I really can't say enough good things about Runic Games' work with Torchlight. These kats really know how to capture what makes RPGs fun and engaging all while balancing accessibility with a very present sense of depth. This is probably the most well-rounded Xbox Live Arcade Game I've ever played. Best of all, Runic understands what it means to make a game only as long as it is fun. I've critiqued so many developers over the years for giving us more games where the fun ran out before the game ended. Runic knew that the Torchlight model would become routine over time, so they decided not to make this game wear out its welcome. And for this, I give them mad props. For those of you that don't mind the repetition and just want length of play, rest assured, there is an option to keep playing after you beat the game.
Since this is a console game, Runic was charged with boiling down the more complicated gaming interface of its PC brothers. This was a welcome simplification because Torchlight on 360 still gave me enough control over my character in combat and in customization to feel rewarded. Plus, for folks that didn't grow up playing PC games who may find some of the interfaces a bit daunting, Torchlight on 360 is very easy to pick up and play. From intuitive menus to ability mapping for combat, Torchlight is squared away.
Top this off with the fact that Runic Games gave Torchlight mechanics specifically designed to cut down on tedium. The greatest example is your pet who aids you throughout the game. Not only can you customize and grow your pet into a crazy workhorse fighting machine, you can also use him to return to town to sell items when your inventory gets full so that you can stay in the dungeon and keep fighting.

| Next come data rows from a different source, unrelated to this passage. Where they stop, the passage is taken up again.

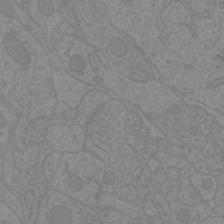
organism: Mouse
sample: Cortical neurons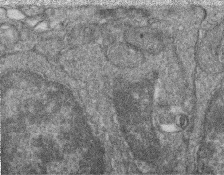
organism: Zebrafish
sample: Cilia; retinal pigment epithelium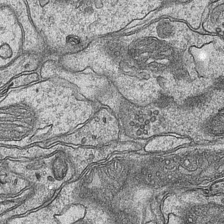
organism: Mouse
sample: CA1 Hippocampus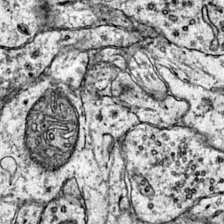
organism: Mouse
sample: Primary visual cortex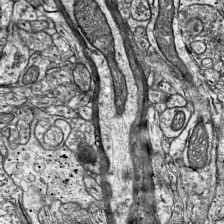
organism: Mouse
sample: Visual Cortex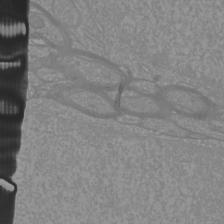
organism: Mouse
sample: Cortical neurons

The following are the categories of gamers who I believe will enjoy Torchlight the most.
First and foremost, this game is all about Builders - While you only get three very basic classes with limited visual customization at the game's onset, rest assured that the true joy of customizing comes with playing the game, leveling and then choosing what your character will ultimately become. Even though you do choose between a Warrior, a Gunslinger, and a Mage, you can take comfort in the fact that none of these character classes marry you to a specific path. If you want your warrior to use ranged attacks or magic, simply equip him with the right weapons and have him learn what spells are available to him. You'll also get a fairly large amount of skills, weapons and armor sets for each character. Everything you wear shows up on the character adding a level of customization that even AAA titles don't provide consistently. Not only that, there is no ridiculously low level cap to stop you from customizing your avatar with skills to your liking. If you are willing to put in the time, you will be rewarded with a good amount of skills that you can make stronger over time.

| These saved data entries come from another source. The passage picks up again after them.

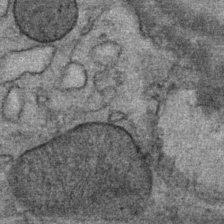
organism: Mouse
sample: Mouse Salivary gland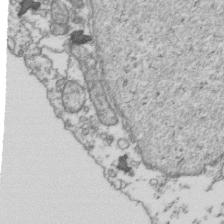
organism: Human
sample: Activated Jurkat CD4+ T cells

Strategists - will enjoy the sense of variety Torchlight gives. The skills Torchlight allows you to develop give you a significant amount of options for taking out your enemies. Setting traps, casting haste or even summoning monsters to fight at your side can all play a part in how you dispatch your foes. The beauty with Torchlight is that - while simple in its approach - it affords you the ability to control the battlefield to your liking.

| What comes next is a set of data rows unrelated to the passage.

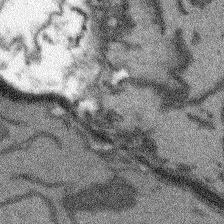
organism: Arabidopsis thaliana
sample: Root tip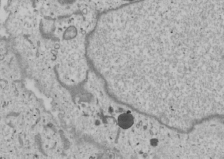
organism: Human
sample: Mitochondria in U2OS cells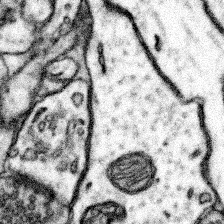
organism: Mouse
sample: Somatosensory cortex neuropil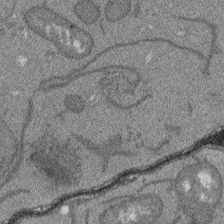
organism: Arabidopsis thaliana
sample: Root tip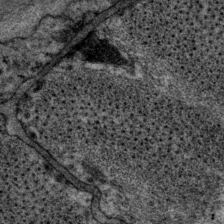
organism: P. pacificus
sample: Pharynx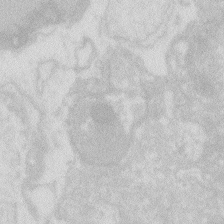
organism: Zebrafish
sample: Macrophage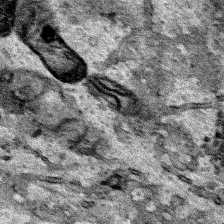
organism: Human
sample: Mitochondria in HCT116 cells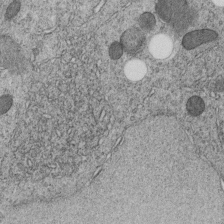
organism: C. elegans
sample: C. elegans embryo early stage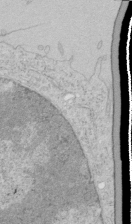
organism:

Gamers who may be slightly disappointed by Torchlight.
Collaborators - One of the things that made my experience with Sacred 2 so enjoyable was the ability to play it with friends. Torchlight aint havin' that. You'll be rockin' this joint Han Solo.
Bookworms - will feel slightly let down as the story is very obviously not the focus here. One saving grace for this type of player is the narrative. While the story is not overly deep or well developed, it is at the very least presented in an enjoyable and often humorous fashion.
Explorers - should enjoy Torchlight a good deal. For starters, this is a loot-mongering game much like it's forefather, Diablo 2. You will find more money, armor and weapons than you'll ever be able to use. Also, Torchlight gives you a decent amount of freedom to handle sidequests in the manner of your choosing. On the slightly negative side, just know that there's not much by way of actual exploration. Torchlight is essentially a dungeon crawl with a central hub town for buying and selling equipment and turning in completed quests.
Visualists and Audiophiles - I dug Torchlight's graphical style, use of color, the music and the sound effects. But I can't really say that any of these elements did anything significantly memorable.
If you dig RPGs you need to play Torchlight. Don't let the dungeon crawling aspect completely turn you away if dungeon crawling is not your thing. I've never really cared for Dungeon crawlers but felt Torchlight's accessibility, style and relatively short completion time kept the grinding and crawling from becoming too monotonous.